Other few mobile strategies and updates by Microsoft
Microsoft has some updates planned for other Windows and Office apps, too. Teams, the collaborative Slack competitor that Microsoft began rolling out in 2017, will gain new APIs and deeper SharePoint integration. Both Outlook and Teams will also see new Adaptive Cards arrive, the name Microsoft uses for the snippets of text and graphics that can allow developers to create rich interactive content—allowing, for example, someone to approve an expense report without leaving Teams. Expect more on PowerBI visualizations in Excel, as well as updates on Windows Machine Learning (Windows ML) to smarten up Windows and your other devices.
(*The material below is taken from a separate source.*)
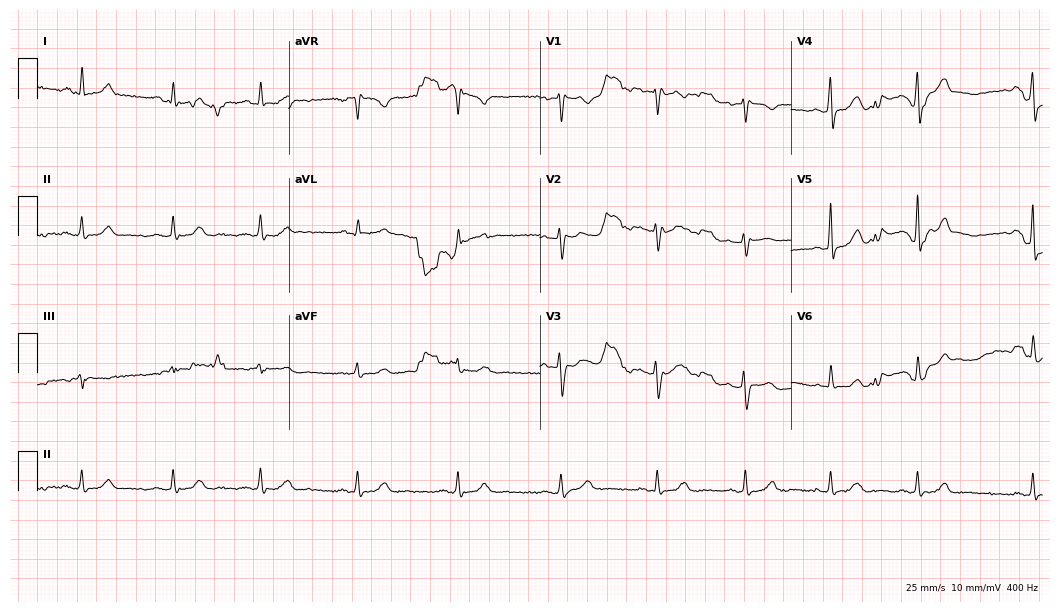
ECG — a female patient, 46 years old. Labelled as a normal ECG.

All of the intelligence Microsoft is adding to apps is part of the Microsoft Graph, part of the comprehensive matrix of information Microsoft began talking about three years ago. Microsoft calls the Graph a way for developers “to connect the dots between people, conversations, schedules, and content within the Microsoft cloud,” and add insights.
Also in a bid to entice more Windows apps from third-party developers, Microsoft plans to aggressively raise the revenue cut that developers can earn—up to 95 percent in certain cases, Developers will get 85 percent of revenue if Microsoft sends a user to the Store and buys an app, and 95 percent if they find it with the developers’ help and this will undoubtedly be more exciting for the developers by the prospect of making more money.
With these various ways Microsoft is using its mobile strategy to enhance its windows like app for smartphones.